── LISTED ENTRIES ──

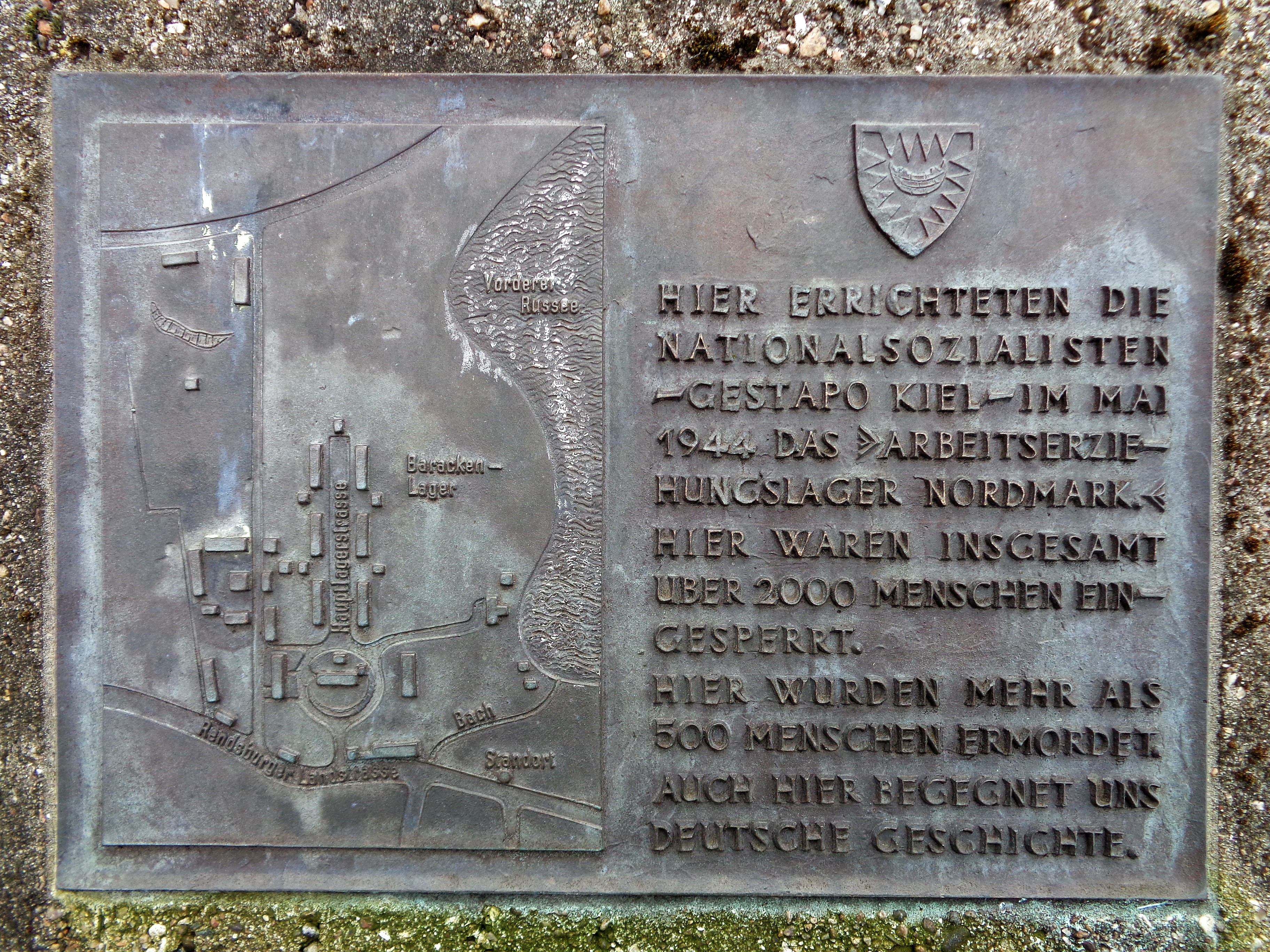 Informationstafel am Zugang zur Gedenkstätte „Arbeitserziehungslager Nordmark“ in Kiel-Russee.
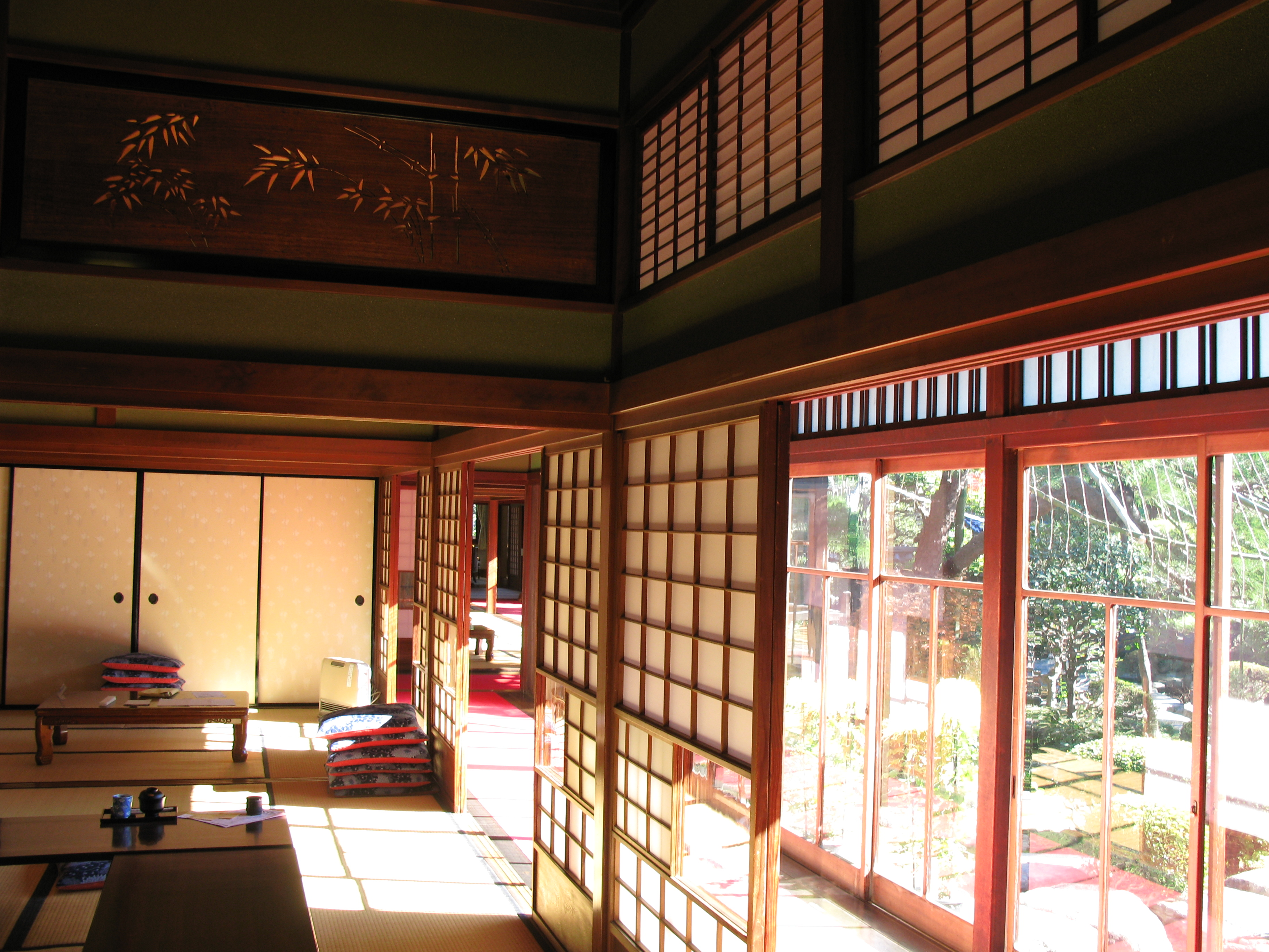 Yamamoto-tei, Shibamata Katsushika-ku Tokyo, Japan 葛飾・柴又 山本亭
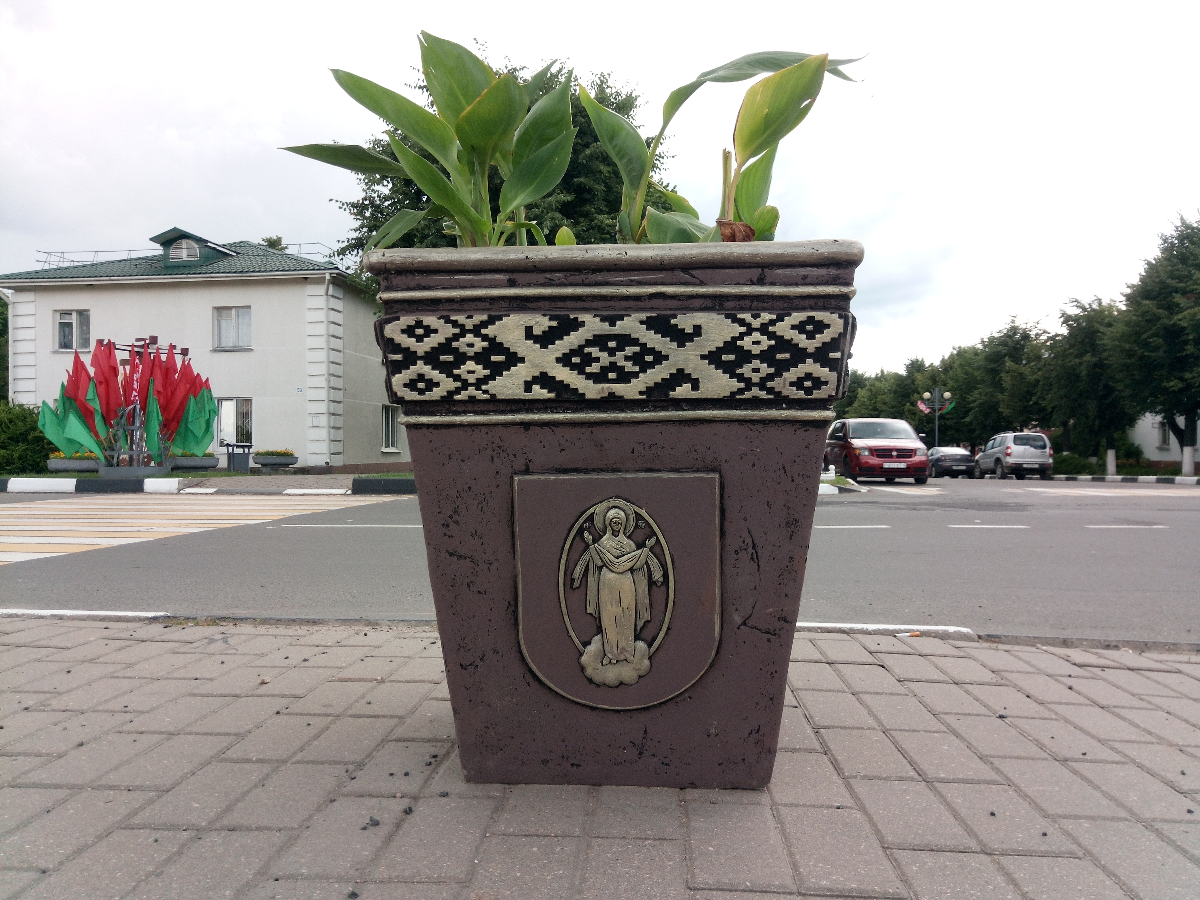 Кветнік з гербам горада.
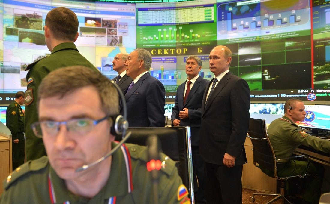 Главы государств – членов ОДКБ в Национальном центре управления обороной РФ
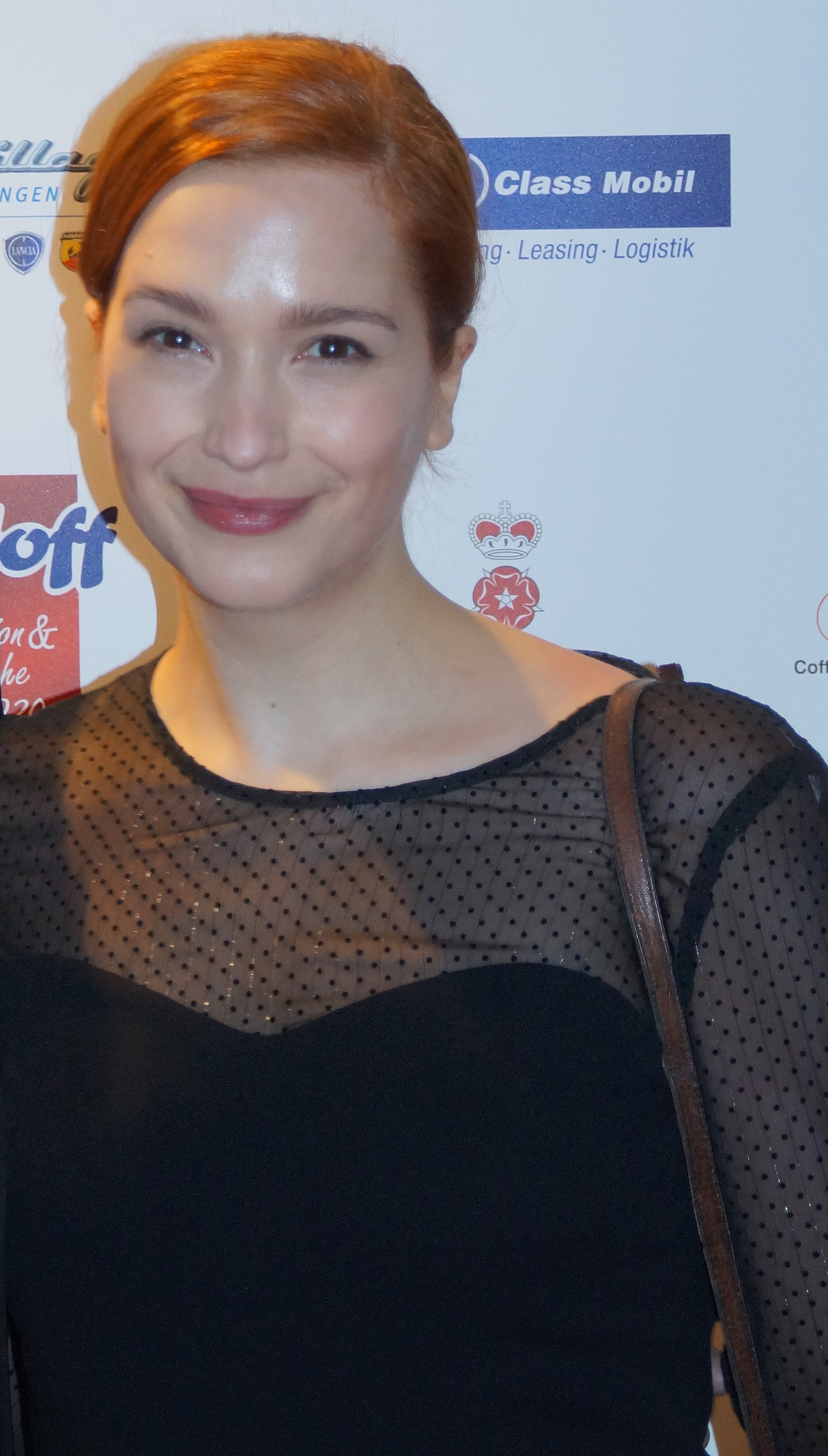 Raphael Vogt und Uta Kargel beim Askania Award 2016.

───

» PROBLEM TO SOLVE: Omit the pictures. Transcribe word for word the lines from the one containing "Кветнік з гербам горада." through the end of the listing, inclusive.

» FINAL ANSWER:
 Кветнік з гербам горада.
 Главы государств – членов ОДКБ в Национальном центре управления обороной РФ
 Raphael Vogt und Uta Kargel beim Askania Award 2016.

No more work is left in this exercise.